(Dataset excerpts)
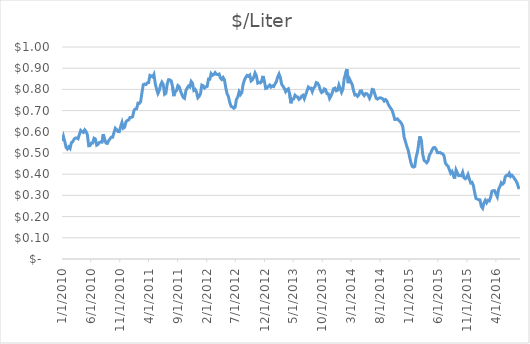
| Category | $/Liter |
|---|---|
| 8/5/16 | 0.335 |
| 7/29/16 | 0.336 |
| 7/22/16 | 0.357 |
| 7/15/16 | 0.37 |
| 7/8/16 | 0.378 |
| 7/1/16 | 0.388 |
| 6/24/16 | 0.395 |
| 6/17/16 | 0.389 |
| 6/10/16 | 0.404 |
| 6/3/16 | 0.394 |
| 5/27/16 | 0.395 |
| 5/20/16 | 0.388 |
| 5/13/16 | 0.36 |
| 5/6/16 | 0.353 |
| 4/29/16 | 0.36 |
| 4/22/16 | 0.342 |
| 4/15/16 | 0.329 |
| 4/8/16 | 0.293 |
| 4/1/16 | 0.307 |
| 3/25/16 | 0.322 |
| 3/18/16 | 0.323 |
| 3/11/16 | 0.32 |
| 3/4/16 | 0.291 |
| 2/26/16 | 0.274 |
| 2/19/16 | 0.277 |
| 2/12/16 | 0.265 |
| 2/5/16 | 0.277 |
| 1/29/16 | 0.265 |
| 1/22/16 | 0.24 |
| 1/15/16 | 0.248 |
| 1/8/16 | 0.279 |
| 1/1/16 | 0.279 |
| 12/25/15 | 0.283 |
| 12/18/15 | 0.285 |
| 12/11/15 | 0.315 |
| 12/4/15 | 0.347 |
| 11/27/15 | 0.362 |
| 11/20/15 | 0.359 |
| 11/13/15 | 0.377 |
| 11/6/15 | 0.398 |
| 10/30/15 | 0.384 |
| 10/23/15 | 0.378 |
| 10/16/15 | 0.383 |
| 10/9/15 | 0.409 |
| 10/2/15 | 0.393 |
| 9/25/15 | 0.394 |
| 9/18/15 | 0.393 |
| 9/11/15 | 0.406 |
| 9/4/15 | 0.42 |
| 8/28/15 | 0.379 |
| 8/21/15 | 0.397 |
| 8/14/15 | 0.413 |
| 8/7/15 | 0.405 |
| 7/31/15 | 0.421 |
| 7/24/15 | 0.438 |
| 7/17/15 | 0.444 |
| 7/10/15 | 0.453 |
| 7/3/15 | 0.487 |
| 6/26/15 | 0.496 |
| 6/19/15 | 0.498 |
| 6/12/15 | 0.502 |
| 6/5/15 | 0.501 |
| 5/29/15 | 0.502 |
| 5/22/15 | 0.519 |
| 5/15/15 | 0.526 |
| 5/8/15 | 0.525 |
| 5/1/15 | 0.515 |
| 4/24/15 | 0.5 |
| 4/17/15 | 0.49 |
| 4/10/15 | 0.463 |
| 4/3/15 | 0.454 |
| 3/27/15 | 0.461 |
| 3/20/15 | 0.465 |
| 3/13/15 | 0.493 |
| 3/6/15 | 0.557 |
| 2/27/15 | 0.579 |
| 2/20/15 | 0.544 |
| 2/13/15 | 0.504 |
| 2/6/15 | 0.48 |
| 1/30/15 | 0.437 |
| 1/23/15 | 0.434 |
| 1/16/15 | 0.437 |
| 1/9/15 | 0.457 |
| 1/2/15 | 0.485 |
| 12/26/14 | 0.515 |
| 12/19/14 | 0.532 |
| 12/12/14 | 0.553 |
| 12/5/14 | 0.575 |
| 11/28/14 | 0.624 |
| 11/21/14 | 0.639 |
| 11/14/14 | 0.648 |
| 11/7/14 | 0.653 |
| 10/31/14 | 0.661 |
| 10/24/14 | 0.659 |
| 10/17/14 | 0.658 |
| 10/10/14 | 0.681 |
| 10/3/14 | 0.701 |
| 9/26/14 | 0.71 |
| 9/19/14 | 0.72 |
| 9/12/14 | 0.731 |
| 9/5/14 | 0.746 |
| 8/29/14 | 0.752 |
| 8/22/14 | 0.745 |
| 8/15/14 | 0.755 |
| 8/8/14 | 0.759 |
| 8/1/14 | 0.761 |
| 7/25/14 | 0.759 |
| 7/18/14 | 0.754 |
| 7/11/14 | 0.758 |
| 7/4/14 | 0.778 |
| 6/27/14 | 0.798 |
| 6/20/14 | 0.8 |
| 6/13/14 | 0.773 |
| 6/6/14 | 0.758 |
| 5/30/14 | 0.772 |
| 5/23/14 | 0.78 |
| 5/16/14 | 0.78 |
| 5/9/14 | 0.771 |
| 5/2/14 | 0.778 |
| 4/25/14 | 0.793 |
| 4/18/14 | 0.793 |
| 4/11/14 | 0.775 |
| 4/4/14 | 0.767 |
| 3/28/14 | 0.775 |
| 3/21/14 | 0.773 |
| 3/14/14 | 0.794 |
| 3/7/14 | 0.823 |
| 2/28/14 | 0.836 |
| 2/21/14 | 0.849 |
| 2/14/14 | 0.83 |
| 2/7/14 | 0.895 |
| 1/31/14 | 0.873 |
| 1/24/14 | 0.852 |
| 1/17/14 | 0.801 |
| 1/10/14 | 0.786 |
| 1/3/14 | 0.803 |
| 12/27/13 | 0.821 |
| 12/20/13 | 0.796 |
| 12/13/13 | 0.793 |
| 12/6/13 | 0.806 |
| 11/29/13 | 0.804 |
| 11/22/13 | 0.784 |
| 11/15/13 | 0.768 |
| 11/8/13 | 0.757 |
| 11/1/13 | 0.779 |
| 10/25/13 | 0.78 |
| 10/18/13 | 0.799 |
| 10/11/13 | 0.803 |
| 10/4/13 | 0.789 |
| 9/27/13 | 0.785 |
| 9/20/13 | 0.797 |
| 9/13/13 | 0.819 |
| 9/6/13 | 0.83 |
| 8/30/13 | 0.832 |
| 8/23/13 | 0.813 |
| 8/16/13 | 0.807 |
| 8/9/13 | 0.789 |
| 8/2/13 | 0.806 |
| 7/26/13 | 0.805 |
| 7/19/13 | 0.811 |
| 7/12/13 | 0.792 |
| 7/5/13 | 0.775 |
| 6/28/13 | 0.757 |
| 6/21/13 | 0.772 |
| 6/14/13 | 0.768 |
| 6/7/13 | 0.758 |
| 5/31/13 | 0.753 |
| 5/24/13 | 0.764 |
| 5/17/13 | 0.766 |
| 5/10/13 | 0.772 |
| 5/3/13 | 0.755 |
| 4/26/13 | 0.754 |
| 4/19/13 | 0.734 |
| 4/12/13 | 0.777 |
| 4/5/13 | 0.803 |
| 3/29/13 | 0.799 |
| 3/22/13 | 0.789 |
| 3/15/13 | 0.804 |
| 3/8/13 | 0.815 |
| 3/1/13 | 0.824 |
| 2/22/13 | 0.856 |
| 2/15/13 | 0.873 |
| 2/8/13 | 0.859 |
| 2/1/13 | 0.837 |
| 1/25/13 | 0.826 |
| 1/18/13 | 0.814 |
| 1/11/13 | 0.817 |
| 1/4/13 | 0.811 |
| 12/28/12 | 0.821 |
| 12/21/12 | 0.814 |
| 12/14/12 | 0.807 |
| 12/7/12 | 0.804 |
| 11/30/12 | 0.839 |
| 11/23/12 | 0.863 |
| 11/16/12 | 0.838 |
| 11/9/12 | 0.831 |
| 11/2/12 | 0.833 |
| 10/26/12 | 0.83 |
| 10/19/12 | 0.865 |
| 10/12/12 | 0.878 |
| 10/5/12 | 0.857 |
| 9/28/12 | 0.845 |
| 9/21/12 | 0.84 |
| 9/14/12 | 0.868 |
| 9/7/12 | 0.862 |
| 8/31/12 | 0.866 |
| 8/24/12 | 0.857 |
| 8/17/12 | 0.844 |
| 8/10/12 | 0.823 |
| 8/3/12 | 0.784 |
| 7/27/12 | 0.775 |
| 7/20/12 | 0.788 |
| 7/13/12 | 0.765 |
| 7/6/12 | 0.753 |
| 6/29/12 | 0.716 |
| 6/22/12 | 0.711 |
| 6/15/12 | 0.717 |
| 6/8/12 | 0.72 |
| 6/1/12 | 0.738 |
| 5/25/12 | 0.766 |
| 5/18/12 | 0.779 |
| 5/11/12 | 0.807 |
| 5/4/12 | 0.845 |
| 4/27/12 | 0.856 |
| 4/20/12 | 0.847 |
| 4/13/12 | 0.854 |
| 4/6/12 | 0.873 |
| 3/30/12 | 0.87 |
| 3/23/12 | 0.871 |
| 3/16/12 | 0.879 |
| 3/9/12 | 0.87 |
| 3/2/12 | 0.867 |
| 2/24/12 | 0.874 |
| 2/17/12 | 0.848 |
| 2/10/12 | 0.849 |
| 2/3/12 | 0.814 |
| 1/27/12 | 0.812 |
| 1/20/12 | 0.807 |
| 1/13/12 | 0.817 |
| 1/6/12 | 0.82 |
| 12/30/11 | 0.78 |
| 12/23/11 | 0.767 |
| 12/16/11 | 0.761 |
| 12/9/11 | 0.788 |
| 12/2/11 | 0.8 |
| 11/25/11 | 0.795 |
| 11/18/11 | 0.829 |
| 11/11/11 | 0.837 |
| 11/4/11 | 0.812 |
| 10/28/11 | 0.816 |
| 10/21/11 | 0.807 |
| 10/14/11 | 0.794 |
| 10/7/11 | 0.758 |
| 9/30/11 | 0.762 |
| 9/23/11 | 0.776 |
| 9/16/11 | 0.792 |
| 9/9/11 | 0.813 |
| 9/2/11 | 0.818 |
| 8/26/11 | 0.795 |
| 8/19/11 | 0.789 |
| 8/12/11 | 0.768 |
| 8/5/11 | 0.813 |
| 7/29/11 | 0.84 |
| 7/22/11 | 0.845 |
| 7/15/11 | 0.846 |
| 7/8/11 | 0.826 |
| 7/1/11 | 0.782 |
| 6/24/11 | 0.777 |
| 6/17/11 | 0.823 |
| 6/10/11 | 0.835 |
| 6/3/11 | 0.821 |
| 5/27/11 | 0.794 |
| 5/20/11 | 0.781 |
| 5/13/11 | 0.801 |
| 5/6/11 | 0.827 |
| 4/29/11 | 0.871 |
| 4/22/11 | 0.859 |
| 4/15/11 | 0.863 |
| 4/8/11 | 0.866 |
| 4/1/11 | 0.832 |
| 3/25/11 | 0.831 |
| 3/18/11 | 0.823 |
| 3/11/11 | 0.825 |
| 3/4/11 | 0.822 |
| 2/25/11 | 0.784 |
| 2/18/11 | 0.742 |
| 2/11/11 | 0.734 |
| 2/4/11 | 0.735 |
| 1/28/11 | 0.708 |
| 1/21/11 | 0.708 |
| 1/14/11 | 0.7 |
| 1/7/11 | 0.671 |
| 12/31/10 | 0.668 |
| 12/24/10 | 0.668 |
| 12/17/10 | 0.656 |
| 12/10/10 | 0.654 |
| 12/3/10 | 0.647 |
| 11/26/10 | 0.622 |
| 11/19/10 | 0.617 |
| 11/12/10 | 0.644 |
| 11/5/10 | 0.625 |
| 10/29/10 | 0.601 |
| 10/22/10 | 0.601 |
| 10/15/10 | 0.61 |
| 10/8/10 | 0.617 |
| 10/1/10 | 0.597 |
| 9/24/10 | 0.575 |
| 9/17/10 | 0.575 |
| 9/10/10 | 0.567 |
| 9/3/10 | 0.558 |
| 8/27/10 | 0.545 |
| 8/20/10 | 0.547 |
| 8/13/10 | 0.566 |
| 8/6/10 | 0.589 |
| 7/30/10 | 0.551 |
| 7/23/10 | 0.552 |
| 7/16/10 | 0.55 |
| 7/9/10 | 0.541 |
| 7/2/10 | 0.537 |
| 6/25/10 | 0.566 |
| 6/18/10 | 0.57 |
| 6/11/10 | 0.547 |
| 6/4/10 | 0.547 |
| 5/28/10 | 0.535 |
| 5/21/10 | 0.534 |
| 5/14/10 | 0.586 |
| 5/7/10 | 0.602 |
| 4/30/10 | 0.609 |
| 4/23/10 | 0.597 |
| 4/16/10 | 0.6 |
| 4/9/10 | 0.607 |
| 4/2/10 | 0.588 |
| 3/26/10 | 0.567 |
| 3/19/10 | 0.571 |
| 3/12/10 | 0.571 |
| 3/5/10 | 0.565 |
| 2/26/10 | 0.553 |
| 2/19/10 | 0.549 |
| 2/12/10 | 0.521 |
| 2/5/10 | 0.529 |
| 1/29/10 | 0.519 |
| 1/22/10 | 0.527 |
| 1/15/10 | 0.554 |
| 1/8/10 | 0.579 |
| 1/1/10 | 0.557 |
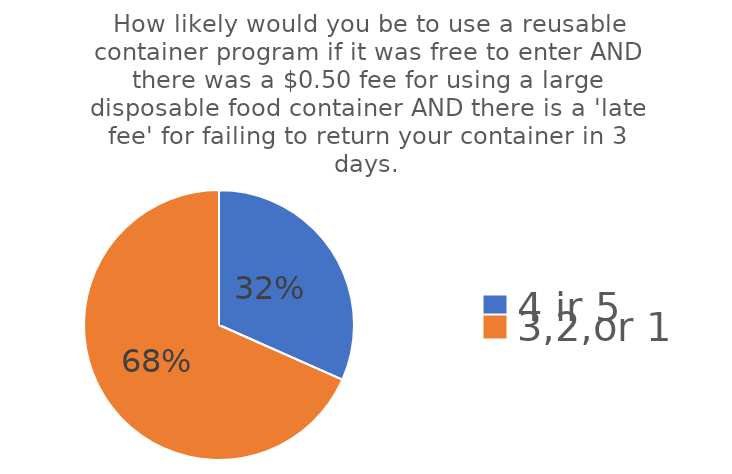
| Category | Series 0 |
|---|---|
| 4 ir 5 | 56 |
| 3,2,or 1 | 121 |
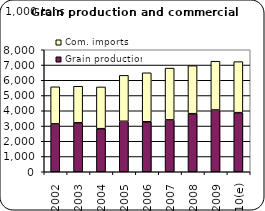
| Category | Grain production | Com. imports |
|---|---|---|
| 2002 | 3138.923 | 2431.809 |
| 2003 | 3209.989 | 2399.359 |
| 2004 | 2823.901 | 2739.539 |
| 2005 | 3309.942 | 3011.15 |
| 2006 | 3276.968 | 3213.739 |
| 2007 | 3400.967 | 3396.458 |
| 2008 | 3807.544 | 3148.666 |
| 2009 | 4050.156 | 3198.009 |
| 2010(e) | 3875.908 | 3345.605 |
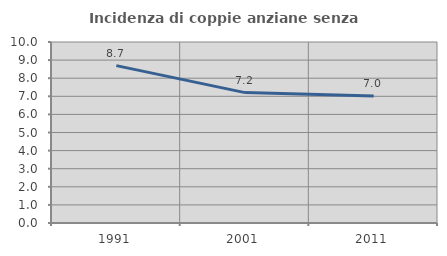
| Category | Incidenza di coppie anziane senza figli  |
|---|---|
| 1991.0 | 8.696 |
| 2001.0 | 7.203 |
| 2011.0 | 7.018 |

### [Problem statement]
Output the lines above between the one holding "5/1/15 | 0.515 |" and the one holding "8/16/13 | 0.807 |", inclusive, with nothing before or after them.

### [Task response]
| 5/1/15 | 0.515 |
| 4/24/15 | 0.5 |
| 4/17/15 | 0.49 |
| 4/10/15 | 0.463 |
| 4/3/15 | 0.454 |
| 3/27/15 | 0.461 |
| 3/20/15 | 0.465 |
| 3/13/15 | 0.493 |
| 3/6/15 | 0.557 |
| 2/27/15 | 0.579 |
| 2/20/15 | 0.544 |
| 2/13/15 | 0.504 |
| 2/6/15 | 0.48 |
| 1/30/15 | 0.437 |
| 1/23/15 | 0.434 |
| 1/16/15 | 0.437 |
| 1/9/15 | 0.457 |
| 1/2/15 | 0.485 |
| 12/26/14 | 0.515 |
| 12/19/14 | 0.532 |
| 12/12/14 | 0.553 |
| 12/5/14 | 0.575 |
| 11/28/14 | 0.624 |
| 11/21/14 | 0.639 |
| 11/14/14 | 0.648 |
| 11/7/14 | 0.653 |
| 10/31/14 | 0.661 |
| 10/24/14 | 0.659 |
| 10/17/14 | 0.658 |
| 10/10/14 | 0.681 |
| 10/3/14 | 0.701 |
| 9/26/14 | 0.71 |
| 9/19/14 | 0.72 |
| 9/12/14 | 0.731 |
| 9/5/14 | 0.746 |
| 8/29/14 | 0.752 |
| 8/22/14 | 0.745 |
| 8/15/14 | 0.755 |
| 8/8/14 | 0.759 |
| 8/1/14 | 0.761 |
| 7/25/14 | 0.759 |
| 7/18/14 | 0.754 |
| 7/11/14 | 0.758 |
| 7/4/14 | 0.778 |
| 6/27/14 | 0.798 |
| 6/20/14 | 0.8 |
| 6/13/14 | 0.773 |
| 6/6/14 | 0.758 |
| 5/30/14 | 0.772 |
| 5/23/14 | 0.78 |
| 5/16/14 | 0.78 |
| 5/9/14 | 0.771 |
| 5/2/14 | 0.778 |
| 4/25/14 | 0.793 |
| 4/18/14 | 0.793 |
| 4/11/14 | 0.775 |
| 4/4/14 | 0.767 |
| 3/28/14 | 0.775 |
| 3/21/14 | 0.773 |
| 3/14/14 | 0.794 |
| 3/7/14 | 0.823 |
| 2/28/14 | 0.836 |
| 2/21/14 | 0.849 |
| 2/14/14 | 0.83 |
| 2/7/14 | 0.895 |
| 1/31/14 | 0.873 |
| 1/24/14 | 0.852 |
| 1/17/14 | 0.801 |
| 1/10/14 | 0.786 |
| 1/3/14 | 0.803 |
| 12/27/13 | 0.821 |
| 12/20/13 | 0.796 |
| 12/13/13 | 0.793 |
| 12/6/13 | 0.806 |
| 11/29/13 | 0.804 |
| 11/22/13 | 0.784 |
| 11/15/13 | 0.768 |
| 11/8/13 | 0.757 |
| 11/1/13 | 0.779 |
| 10/25/13 | 0.78 |
| 10/18/13 | 0.799 |
| 10/11/13 | 0.803 |
| 10/4/13 | 0.789 |
| 9/27/13 | 0.785 |
| 9/20/13 | 0.797 |
| 9/13/13 | 0.819 |
| 9/6/13 | 0.83 |
| 8/30/13 | 0.832 |
| 8/23/13 | 0.813 |
| 8/16/13 | 0.807 |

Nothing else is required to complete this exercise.